Así, el siglo menos pensado, bananos y bikulos partieron peras por un quítame allá esas raíces, y la cosa degeneró en violencia. Empezaron a brotar grupos de bikulos haciendo el vacío a un solitario banano, que acababa muriendo en medio de una tierra yerma sin nada que echarse a los rizomas, en venganza por lo que habían oído sobre unos bananos tratando de hacer sombra a un pequeño bikulo. Hubo fulgurantes incursiones por sorpresa en las que una partida de aguerridos bananos se adentraba en territorio enemigo en una ladina maniobra envolvente dejando bolsas aisladas de enemigos en cuestión de apenas diez lustros, contestadas por bikulos kamikazes especialmente entrenados para crecer mucho y venirse abajo sobre un soto de pimpollos bananeros.
Con el tiempo los bikulos se especializaron en el cuerpo a cuerpo, desarrollando musculosos zarcillos y retorciendo su tronco en escorzos dalinianos hasta ahogar al oponente en una presa mortal, a la par que le sorbían los jugos vitales.
Superados en combate, los bananos pusieron a investigar a lo más florido de su intelligentsia respondiendo a su vez mediante la guerra química, impregnando el subsuelo con diversos venenos naturales mortales para sus contrincantes, pero por lo demás biodegradables y respetuosos con el medio ambiente, y muy en especial con los bananos mismos.
En el presente, la lucha prosigue encarnizada, y el bando bikulés parece estar llevando las de ganar con los nuevos métodos de guerra psicológica que está aplicando para asegurarse de que ningún brote bananero ocupe territorio bikulo.

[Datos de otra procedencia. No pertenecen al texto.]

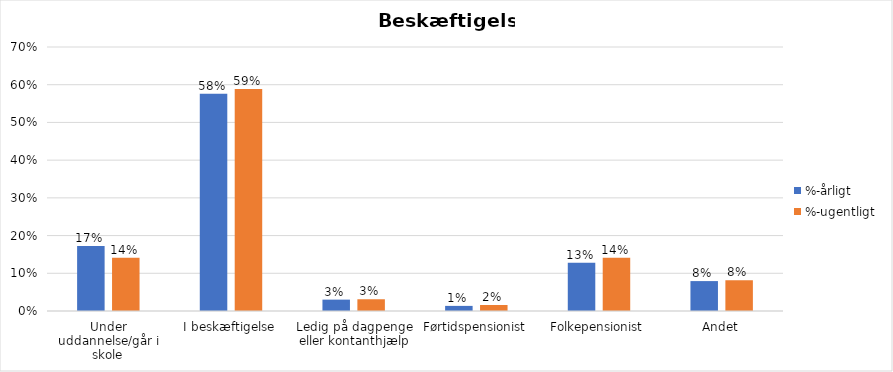
| Category | %-årligt | %-ugentligt |
|---|---|---|
| Under uddannelse/går i skole | 0.173 | 0.141 |
| I beskæftigelse | 0.576 | 0.589 |
| Ledig på dagpenge eller kontanthjælp | 0.03 | 0.031 |
| Førtidspensionist | 0.014 | 0.016 |
| Folkepensionist | 0.128 | 0.141 |
| Andet | 0.079 | 0.082 |

—Hace buen día hoy, ¿no? —dice un bikulo del grupo que rodea al joven banano.
—Ah, hola. Sí.
—Apetece tomar el sol y sorber nutrientes, ¿eh?
—Sí.
—Igual que ayer —interviene otro de los bikulos.
—Y anteayer —comenta otro.
—Y el milenio pasado —abunda un cuarto.
—Tiene que haber algo más en la vida que echar raíces —remata un quinto.
—No lo había pensado —reflexiona en voz alta el pimpollo de banano.
—A veces sueño con que me desarraigo y voy rodando en pos de nuevos horizontes —dice entonces el primer bikulo.
—Escribir un libro, eso sería bonito —suelta el segundo.
—O plantar un hijo —suspira el tercero.
—¿Cuál es la razón de nuestra existencia? —pregunta con intención nada retórica el cuarto.
—¿Somos libres de elegir nuestro destino?
—¿Acaso uno no se define como árbol en virtud de sus acciones y el sentido de sus elecciones vitales? —deja caer el primero ya lanzado.
—Si tú y yo hacemos exactamente lo mismo, ¿por qué existimos los dos? —concluye cualquiera de los otros cuatro.
Luego los bikulos guardan un calculado silencio de diez o veinte años, se despiden y se dedican a sus cosas. El joven banano experimenta por primera vez la angustia existencial y entra en una profunda depresión mustiándose. La intendencia bananera está tratando de paliar el problema con grupos de terapia a distancia que se mantienen en contacto vía topo, mientras idea una forma de hacer llegar hasta los afectados unos nuevos frutos modificados sabor banana split con doble ración de chocolate.
[1] Juego de habilidad consistente en atinar al mayor número posible de bichos con el propio fruto en un tiempo límite establecido, por lo general de cien años.